**ACTIVITY**
Leave out the pictures and restate the rest of the data exactly.

··········

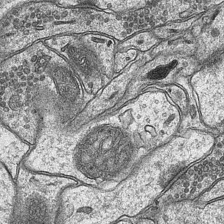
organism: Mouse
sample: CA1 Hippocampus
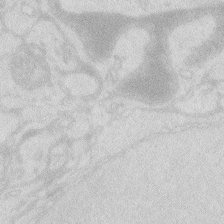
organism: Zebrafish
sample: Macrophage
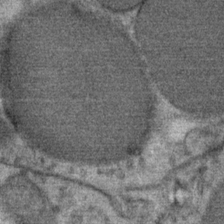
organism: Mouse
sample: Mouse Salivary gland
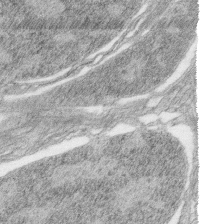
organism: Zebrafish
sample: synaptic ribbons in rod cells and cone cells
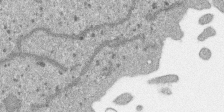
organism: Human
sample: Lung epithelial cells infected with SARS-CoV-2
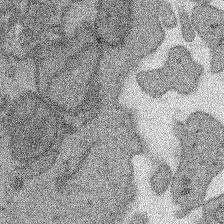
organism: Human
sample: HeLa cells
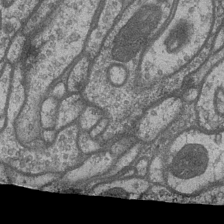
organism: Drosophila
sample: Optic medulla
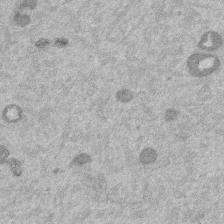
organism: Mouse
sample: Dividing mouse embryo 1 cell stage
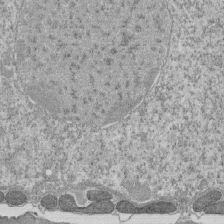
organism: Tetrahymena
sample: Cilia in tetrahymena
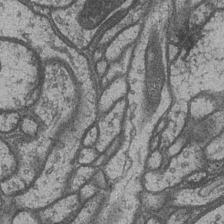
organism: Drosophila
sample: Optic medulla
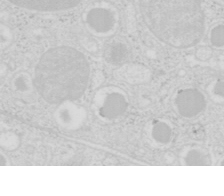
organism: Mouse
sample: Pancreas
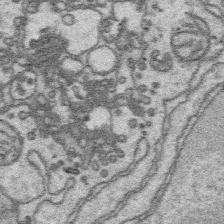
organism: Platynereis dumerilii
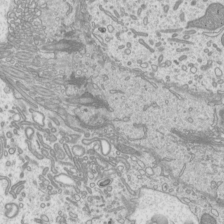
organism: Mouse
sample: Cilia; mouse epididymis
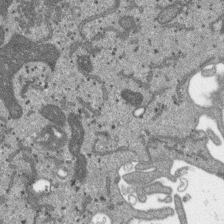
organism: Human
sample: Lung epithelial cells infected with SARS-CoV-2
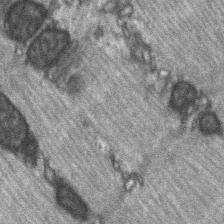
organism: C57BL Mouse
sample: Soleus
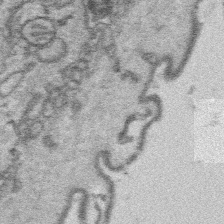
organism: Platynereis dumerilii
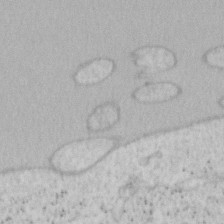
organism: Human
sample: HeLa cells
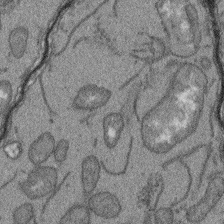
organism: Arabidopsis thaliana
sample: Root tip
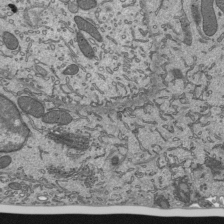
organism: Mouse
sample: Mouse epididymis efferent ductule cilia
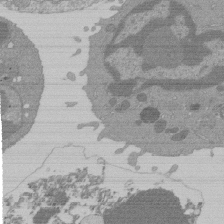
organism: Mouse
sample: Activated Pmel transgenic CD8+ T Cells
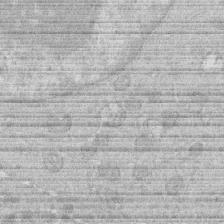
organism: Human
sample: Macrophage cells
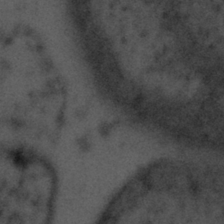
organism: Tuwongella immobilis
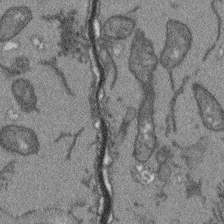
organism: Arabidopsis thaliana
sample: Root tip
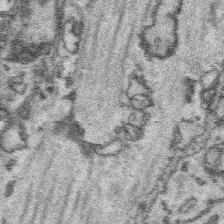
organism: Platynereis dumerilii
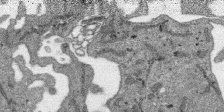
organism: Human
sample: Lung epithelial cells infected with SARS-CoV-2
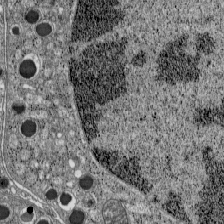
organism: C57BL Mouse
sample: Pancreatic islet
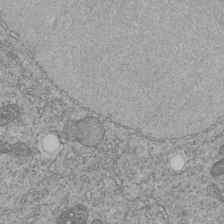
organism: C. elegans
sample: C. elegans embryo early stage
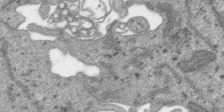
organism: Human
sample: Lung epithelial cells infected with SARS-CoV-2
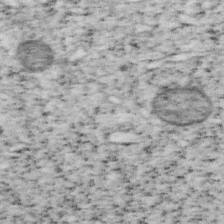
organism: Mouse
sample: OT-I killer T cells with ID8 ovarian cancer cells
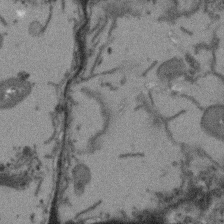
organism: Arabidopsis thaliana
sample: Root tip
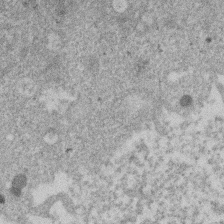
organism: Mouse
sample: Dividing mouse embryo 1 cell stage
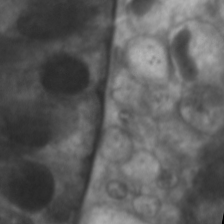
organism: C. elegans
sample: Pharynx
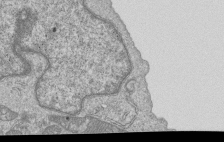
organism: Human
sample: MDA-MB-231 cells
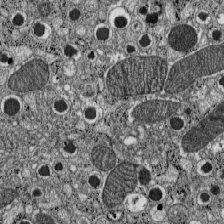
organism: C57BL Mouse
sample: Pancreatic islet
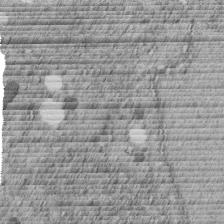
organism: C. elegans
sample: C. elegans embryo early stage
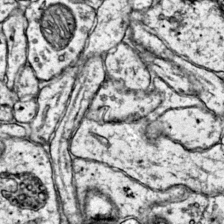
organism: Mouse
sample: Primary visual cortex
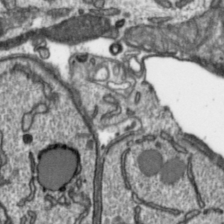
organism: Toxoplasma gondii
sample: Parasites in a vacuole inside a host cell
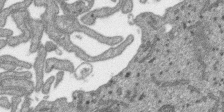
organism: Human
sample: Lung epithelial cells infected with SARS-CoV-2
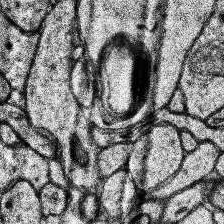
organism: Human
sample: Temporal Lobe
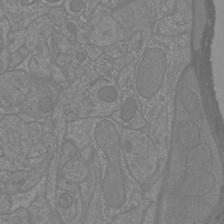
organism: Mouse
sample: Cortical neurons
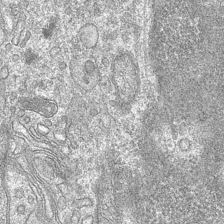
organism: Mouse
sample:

··········

**RESULT**
organism: Mouse
sample: CA1 Hippocampus
organism: Zebrafish
sample: Macrophage
organism: Mouse
sample: Mouse Salivary gland
organism: Zebrafish
sample: synaptic ribbons in rod cells and cone cells
organism: Human
sample: Lung epithelial cells infected with SARS-CoV-2
organism: Human
sample: HeLa cells
organism: Drosophila
sample: Optic medulla
organism: Mouse
sample: Dividing mouse embryo 1 cell stage
organism: Tetrahymena
sample: Cilia in tetrahymena
organism: Drosophila
sample: Optic medulla
organism: Mouse
sample: Pancreas
organism: Platynereis dumerilii
organism: Mouse
sample: Cilia; mouse epididymis
organism: Human
sample: Lung epithelial cells infected with SARS-CoV-2
organism: C57BL Mouse
sample: Soleus
organism: Platynereis dumerilii
organism: Human
sample: HeLa cells
organism: Arabidopsis thaliana
sample: Root tip
organism: Mouse
sample: Mouse epididymis efferent ductule cilia
organism: Mouse
sample: Activated Pmel transgenic CD8+ T Cells
organism: Human
sample: Macrophage cells
organism: Tuwongella immobilis
organism: Arabidopsis thaliana
sample: Root tip
organism: Platynereis dumerilii
organism: Human
sample: Lung epithelial cells infected with SARS-CoV-2
organism: C57BL Mouse
sample: Pancreatic islet
organism: C. elegans
sample: C. elegans embryo early stage
organism: Human
sample: Lung epithelial cells infected with SARS-CoV-2
organism: Mouse
sample: OT-I killer T cells with ID8 ovarian cancer cells
organism: Arabidopsis thaliana
sample: Root tip
organism: Mouse
sample: Dividing mouse embryo 1 cell stage
organism: C. elegans
sample: Pharynx
organism: Human
sample: MDA-MB-231 cells
organism: C57BL Mouse
sample: Pancreatic islet
organism: C. elegans
sample: C. elegans embryo early stage
organism: Mouse
sample: Primary visual cortex
organism: Toxoplasma gondii
sample: Parasites in a vacuole inside a host cell
organism: Human
sample: Lung epithelial cells infected with SARS-CoV-2
organism: Human
sample: Temporal Lobe
organism: Mouse
sample: Cortical neurons
organism: Mouse
sample:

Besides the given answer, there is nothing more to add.